Nor can we believe that the chief participator in the events thus detailed could have perpetrated such conflicting statements regarding them. But, moreover, the evidence respecting the authorship of the first of the five books is entirely negative; and it is as reasonable to suppose that the Pentateuch was compiled by the chronicler of the death of Moses, as that it was written by Moses himself. Indeed, as it appears that the balance of evidence is unfavourable to the assumption that this so-called historian was the recorder of his alleged contemporary history, the supposition, that he was the author of anything at all prior to that of his own era, is still more improbable. But with reference to the historical authenticity of the Pentateuch, the Bishop thus qualifies his remarks, a qualification which we do not wholly endorse, but which we here append, as M. H. has wholly confined himself to a narrow and unscrupulous attack upon the Bishop's "Critical Examination," without advancing any independent defence of his own orthodox position as affirmator:

"I wish to repeat here most distinctly that my reason for no longer receiving the Pentateuch as bistorically true, is not that I find insuperable difficulties with regard to the miracles, or supernatural revelations of Almighty God, recorded in it, but solely that I cannot, as a true man, consent any longer to shut my eyes to the absolute, palpable self-contradiction of the narrative. The notion of miraculous or supernatural interference does not present to my own mind the difficulties which it seems to present to some. I could believe and receive the miracles of Scripture heartily, if only they were authenticated by a veracious history; though, if this is not the case with the Pentateuch, any miracles which rest upon such unstable support must necessarily fall to the ground with it."-P. 10.
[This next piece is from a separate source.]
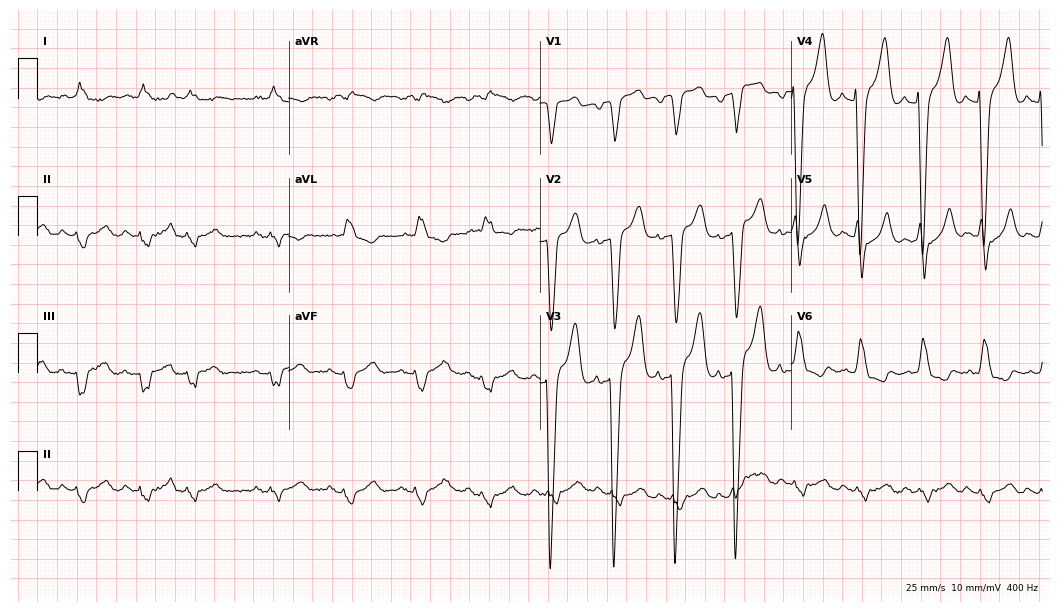
12-lead ECG from a 60-year-old man. Shows left bundle branch block.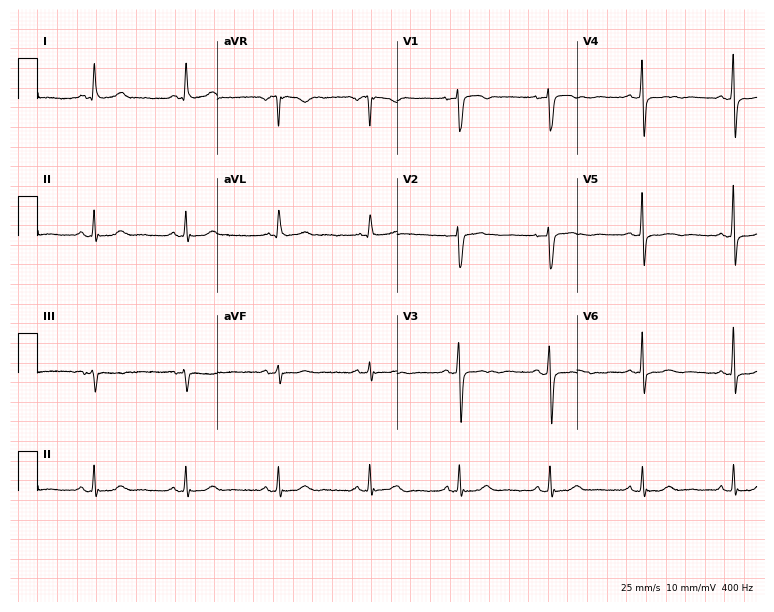
12-lead ECG (7.3-second recording at 400 Hz) from a female, 67 years old. Screened for six findings — first-degree AV block, right bundle branch block, left bundle branch block, sinus bradycardia, atrial fibrillation, sinus tachycardia — none is recorded.

And the Doctor thus further epitomises the result of his investigation regarding the historical character of the Pentateuch generally:

"The result of my inquiry is this, that I have arrived at the convictionas painful to myself at first as it may be to my reader, though painful now no longer under the clear shining of the Light of Truth-that the Pentateuch, as a whole, cannot possibly have been written by Moses, or by any one acquainted personally with the Mosaic narrative, by whomsoever written, and though imparting to us, as I fully believe it does, revelations of divine will and character, cannot be regarded as historically true.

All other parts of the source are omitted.